Another challenge in Treasury is the foreign exchange (FX) risk that not only affects multinational conglomerates anymore. Nowadays we notice an increasing need for an opportunity to manage various currencies in one account instead of handling various accounts in different currencies. This could be realized through the concept of Global Wallets.

Usually, global wallets are being used for managing crypto currencies but also in travel management the „YouTrip Multi Currency Travel Wallet“ from Singapore acts as a virtual wallet. Hereby, the need for multiple currencies when traveling through different countries got addressed and seems to be working without international fees or charges from third party service providers. The user simply pays with a prepaid MasterCard.

While this concept is also increasingly offered for corporates, it presents the chance for treasurers to decrease losses through FX risk. Instead, processes are again simplified, as businesses do not need different accounts for different currencies anymore. COBO and POBO transactions are enhanced because payment transactions of subsidiaries in other countries can be billed to one main account connected to the global wallet.

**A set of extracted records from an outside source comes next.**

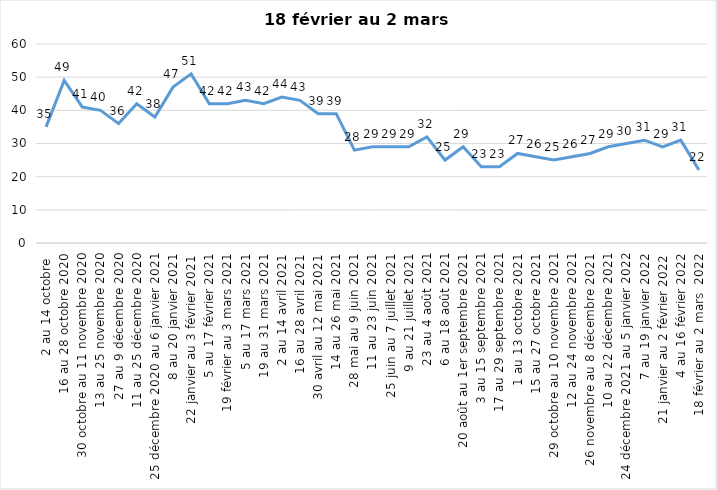
| Category | Toujours aux trois mesures |
|---|---|
| 2 au 14 octobre  | 35 |
| 16 au 28 octobre 2020 | 49 |
| 30 octobre au 11 novembre 2020 | 41 |
| 13 au 25 novembre 2020 | 40 |
| 27 au 9 décembre 2020 | 36 |
| 11 au 25 décembre 2020 | 42 |
| 25 décembre 2020 au 6 janvier 2021 | 38 |
| 8 au 20 janvier 2021 | 47 |
| 22 janvier au 3 février 2021 | 51 |
| 5 au 17 février 2021 | 42 |
| 19 février au 3 mars 2021 | 42 |
| 5 au 17 mars 2021 | 43 |
| 19 au 31 mars 2021 | 42 |
| 2 au 14 avril 2021 | 44 |
| 16 au 28 avril 2021 | 43 |
| 30 avril au 12 mai 2021 | 39 |
| 14 au 26 mai 2021 | 39 |
| 28 mai au 9 juin 2021 | 28 |
| 11 au 23 juin 2021 | 29 |
| 25 juin au 7 juillet 2021 | 29 |
| 9 au 21 juillet 2021 | 29 |
| 23 au 4 août 2021 | 32 |
| 6 au 18 août 2021 | 25 |
| 20 août au 1er septembre 2021 | 29 |
| 3 au 15 septembre 2021 | 23 |
| 17 au 29 septembre 2021 | 23 |
| 1 au 13 octobre 2021 | 27 |
| 15 au 27 octobre 2021 | 26 |
| 29 octobre au 10 novembre 2021 | 25 |
| 12 au 24 novembre 2021 | 26 |
| 26 novembre au 8 décembre 2021 | 27 |
| 10 au 22 décembre 2021 | 29 |
| 24 décembre 2021 au 5 janvier 2022 | 30 |
| 7 au 19 janvier 2022 | 31 |
| 21 janvier au 2 février 2022 | 29 |
| 4 au 16 février 2022 | 31 |
| 18 février au 2 mars  2022 | 22 |
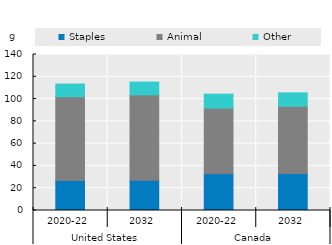
| Category | Staples | Animal | Other |
|---|---|---|---|
| 0 | 27.026 | 75.088 | 11.387 |
| 1 | 27.075 | 76.741 | 11.372 |
| 2 | 33.06 | 58.832 | 12.501 |
| 3 | 33.097 | 60.52 | 11.939 |

How virtual accounts could go along with the Global Wallet

To combine these two concepts, companies will need one central, global account that is equipped to carry out transactions in all currencies. These central currency accounts can end up in a “Multi Currency Global Wallet (MCGW)” via real-time pooling and thereby realize the “Follow the Sun (FtS)” concept. This will make it possible to show transactions in real-time while minimizing the FX risk at the same time. The basis for this are 24/7 payment transactions which are independent from time zones but instead follow capital markets and reduce cut-off times to a minimum.

How virtual accounts could go along with the Global Wallet
How virtual accounts go along with the Global Wallet

 

But what does this ultimately mean for the treasurers daily work? They will profit from a simplified Cash Management since all payment streams, no matter the currency, are shown in a real-time treasury hub. Structures are less complex, which is especially important for large multinational corporations. Treasurers will rather function as advisors to the management with precise real-time analyses and forecasts about topics such as liquidity, risk management and cash flows on hand. Virtual accounts in combination with a MCGW are valuable steps in the direction of Real-Time Treasury in the future.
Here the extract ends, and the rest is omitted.